La oración me hace como un niño porque me hace depender del Padre celestial, en quien pongo toda mi confianza.
Sé, sin embargo, que mi gran lucha este día es comenzar sin oración y sin mi tiempo de meditación, porque la sociedad en la que vivo, los periódicos, la televisión, las conversaciones y los compromisos, intentarán echar por el suelo el tiempo que necesito pasar en oración.
Pero hoy quiero, antes que nada, caminar por las veredas de la oración.
La vida es dura por sí misma y por ello debo tener mi tiempo de oración para afrontar la dureza de la misma.
Hoy no quiero escoger la oscuridad del mundo, sino buscar la luz de Dios a través de la avenida de la oración.
Hoy he elegido regocijarme en la presencia de Dios.

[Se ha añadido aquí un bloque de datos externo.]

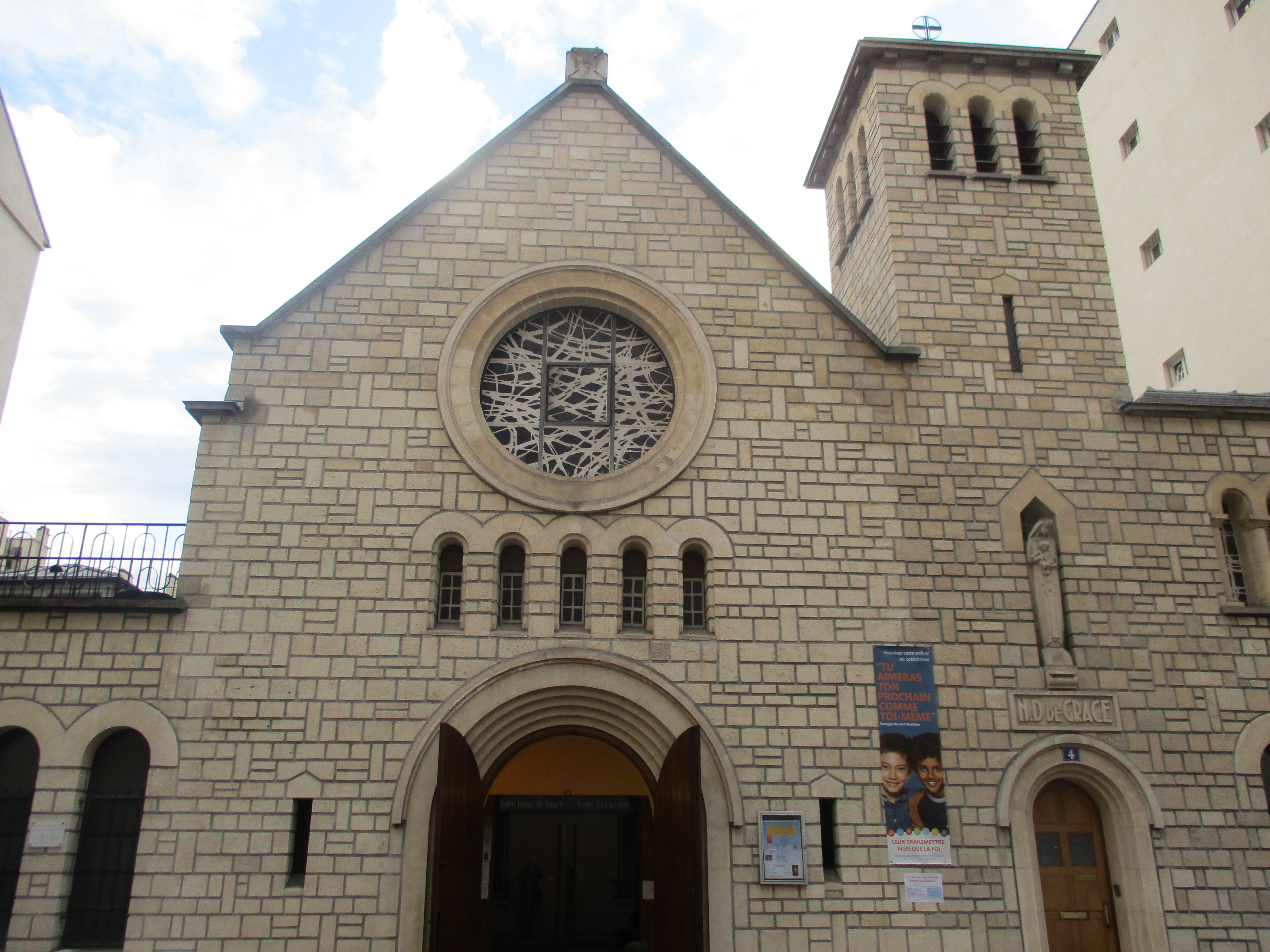 Chapelle Notre-Dame-de-Grâce de Grenelle, 6 rue Fondary (Paris XVe).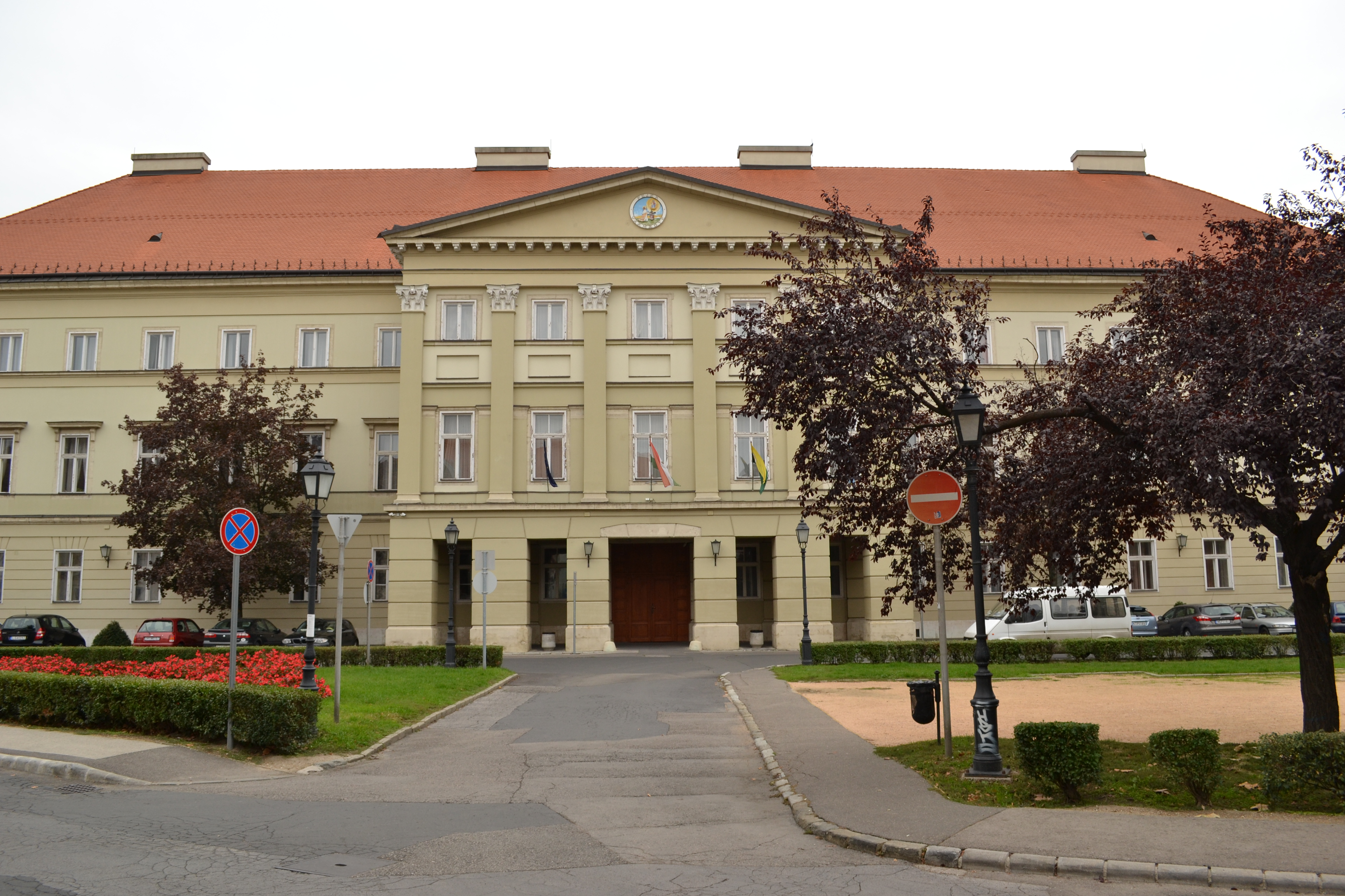 megyeháza This is a photo of a monument in Hungary. Identifier: 3901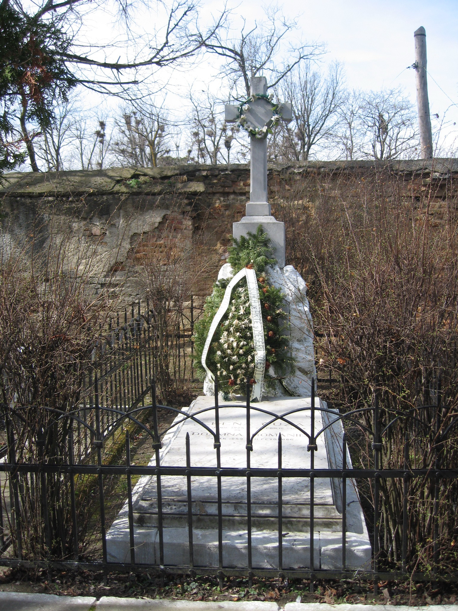 Conacul din Soleşti 01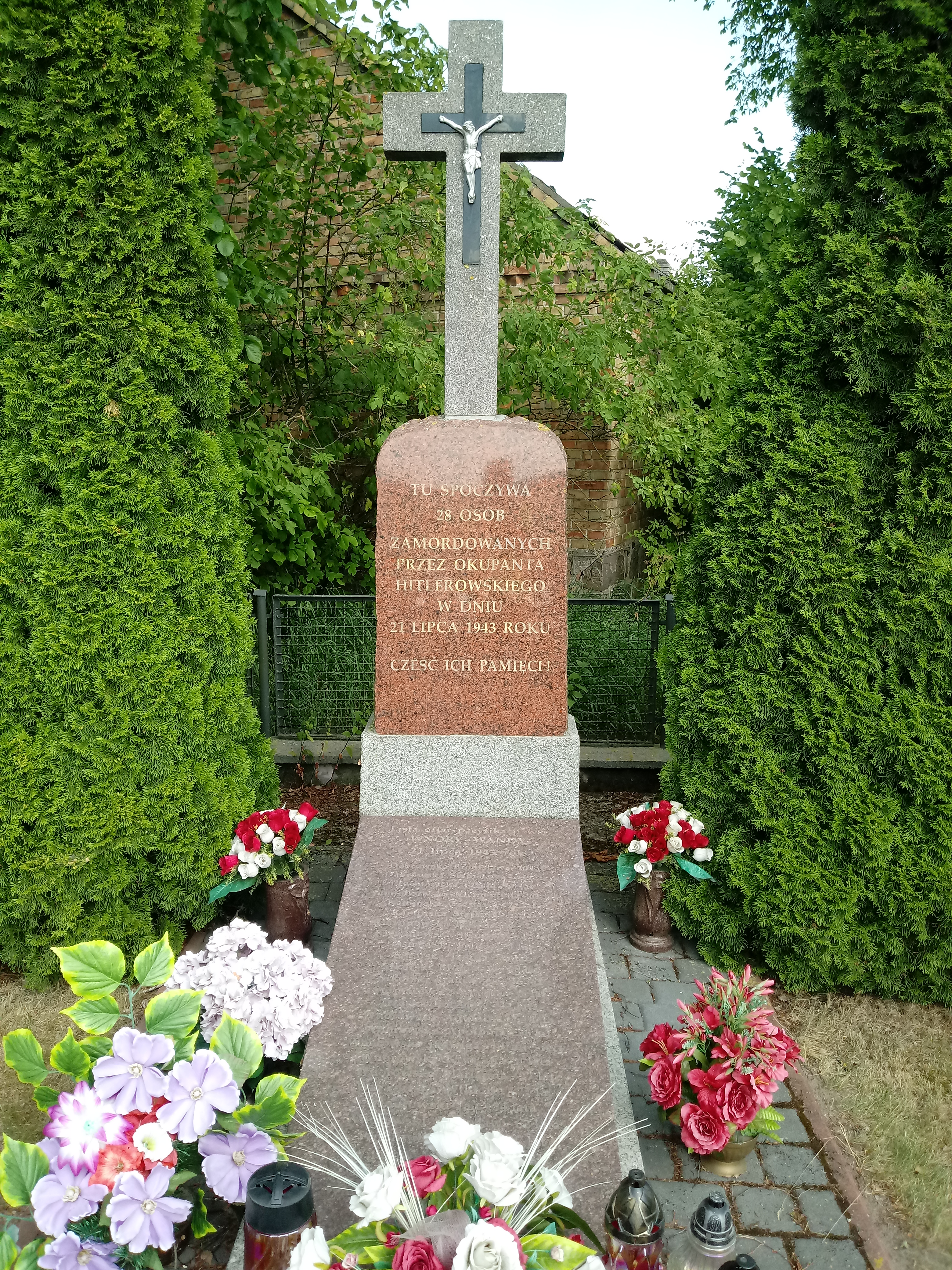 Krzyż, zbiorowa mogiła w miejscu kaźni i całkowicie spalonej wsi 21 lipca 1943 roku.

Regocijarme en el hecho de su crucifixión y resurrección.
Es fácil tener fe en Dios cuando la vida se desarrolla de la manera como nosotros queremos, pero el verdadero poder de la fe está en creer cuando parece que nuestras oraciones no son contestadas.
Sin embargo, si persisto en la avenida de la oración, a pesar de las sombras que puedan rodearme, esa avenida me llevará finalmente a la gran plaza de la mañana de la resurrección. Y entonces comprenderé que la esperanza no se pierde.

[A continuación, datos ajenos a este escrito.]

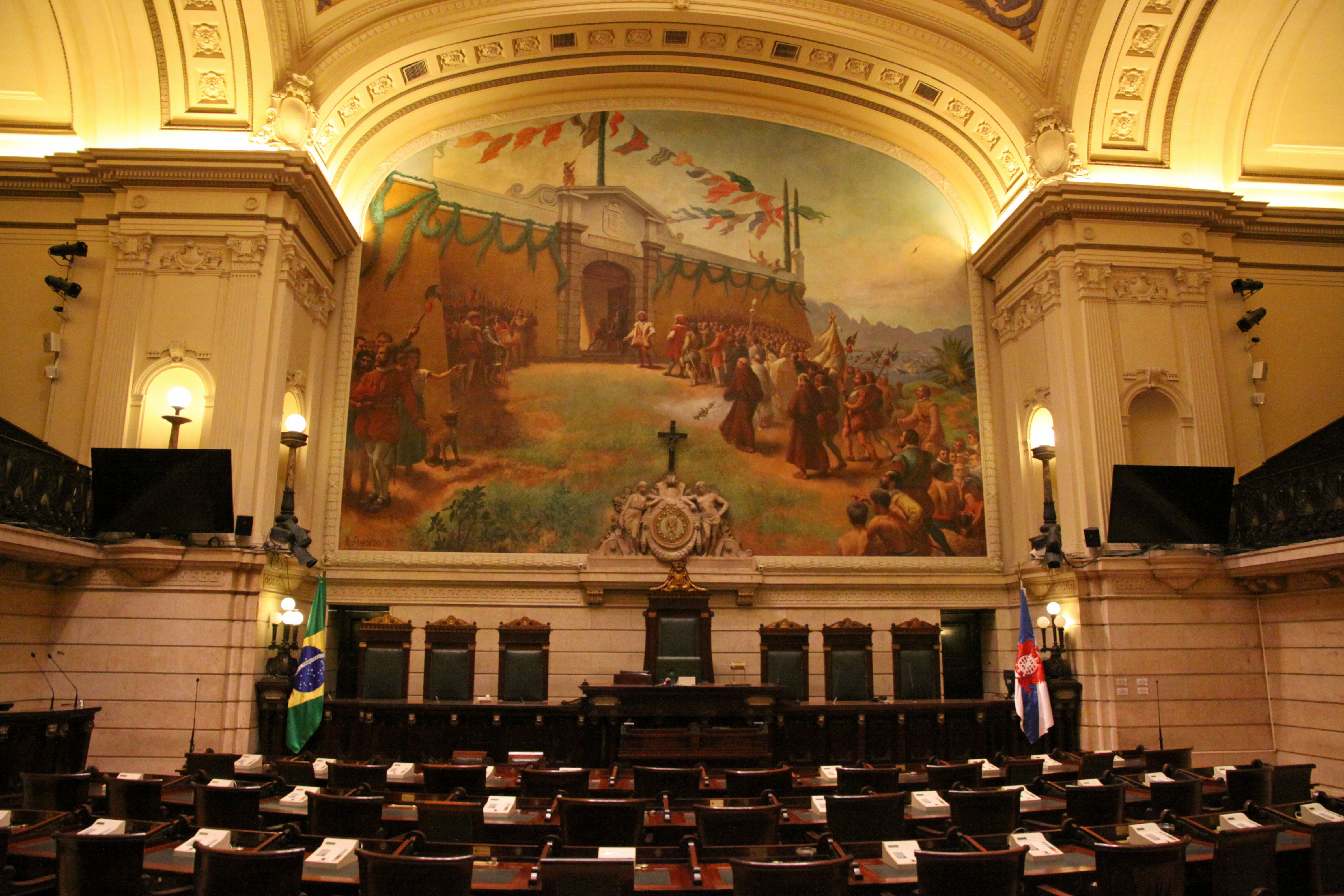 No Plenário, na parede ao fundo da Mesa, há um painel de Rodolfo Amoedo, assinado e datado 1923.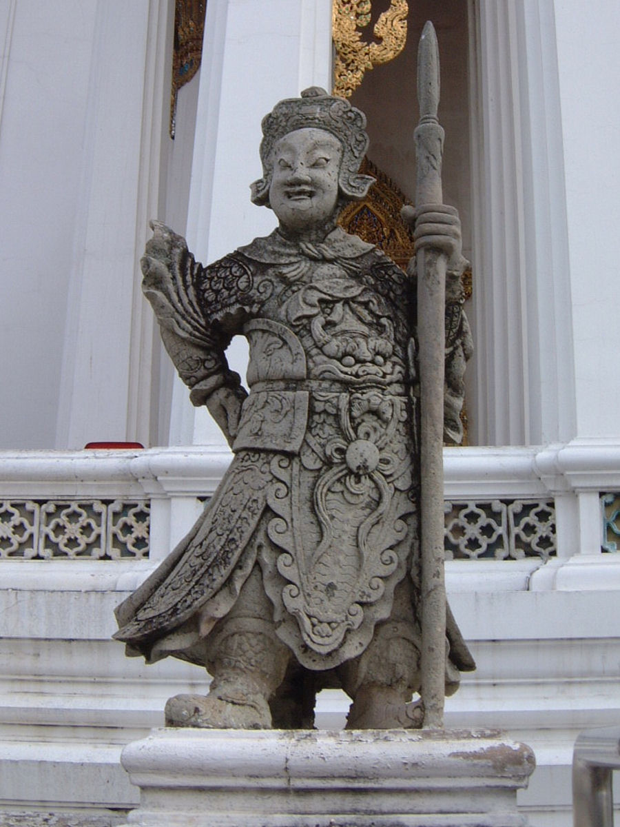 Wat Suthat, Bangkok, Thailand

Cuando camino por la avenida de la oración, entonces mi mente se alinea con la mente de Dios.
Cuando recuerdo que soy un hijo de Dios, entonces mi mente se alinea con Dios y puedo ver que el poder que abrió el Mar Rojo, cuando Moisés oró, es el mismo poder que rodea mi vida.
Hoy quiero alinear mi mente con la mente de Dios, y la única manera de hacerlo es caminando por la avenida de la oración.
Señor, gracias por darme la oportunidad de caminar por esta hermosa vereda de la oración; yo encuentro nuevas experiencias contigo en este diario caminar. Amén.